The Coalition for Community Schools can point to key wins for the community schools movement that were incorporated into the Senate bill. These include:
  1. An amendment to establish a Full-Service Community Schools grant program
  2. An amendment to make it an allowable use of Title IV funds to designate or hire a coordinator
  3. Inclusion of the 21st Century Community Learning Centers program
  4. Requirement for districts receiving Title IV funds for safe and healthy students to conduct a community-based needs assessment
  5. Requirement for states and districts receiving Title I funds to describe how they will address school climate (including attendance) and school discipline (including suspensions and expulsions) in their Title I plans and implementation
"This victory demonstrates the growing bipartisan support for the community school strategy," states Martin J. Blank, President of the Institute for Educational Leadership and Director of the Coalition. "More and more Senators are hearing from their constituents about the growth and impact of community schools in their states, and the strong return on investment that community schools yield for young people, families and their communities."

By October, the Chairpersons and Ranking Members of the House and Senate education committees will announce a conference committee of members who will tackle the challenge of combining both bills into one bill that both sides can support and that the President will be willing to sign. A number of tensions exist in this negotiation process, including:
  1. Accountability: Many Democrats want to beef up accountability to trigger interventions when schools fall below certain graduation rates and demonstrate significant subgroup achievement gaps, and this is an important issue for the White House as well.
  2. Choice: The House bill allows Title I portability, or the option for parents to use Title I money to send their children to any school of their choice, which would dissipate the concentration of Title I funds for high-poverty schools. Several Democrats and the White House strongly oppose this, and this could be a deal-breaker.
  3. Programs: The House bill eliminates virtually all federal programs like 21st Century Community Learning Centers, School Counseling, and others, while the Senate bill eliminates many.

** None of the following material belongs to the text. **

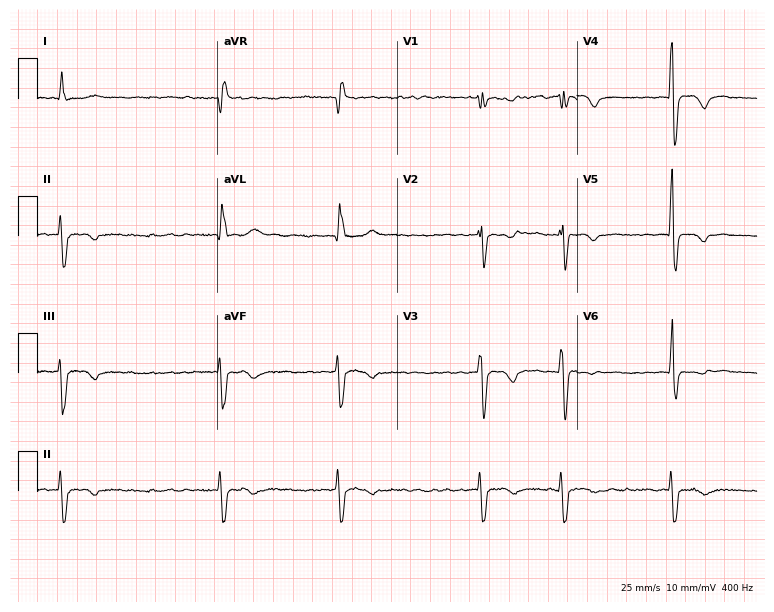
Resting 12-lead electrocardiogram. Patient: a 66-year-old female. The tracing shows right bundle branch block, atrial fibrillation.

There will be robust debates about whether to preserve programs or streamline funding into block grants that states and districts can choose how to spend.
The Coalition is grateful to its more than 200 national, state and local partners who helped to push for provisions in the Senate bill that support the community school strategy. We will be rallying these partners again, as well as community school stakeholders across the country, to continue to push for these provisions in a final ESEA bill.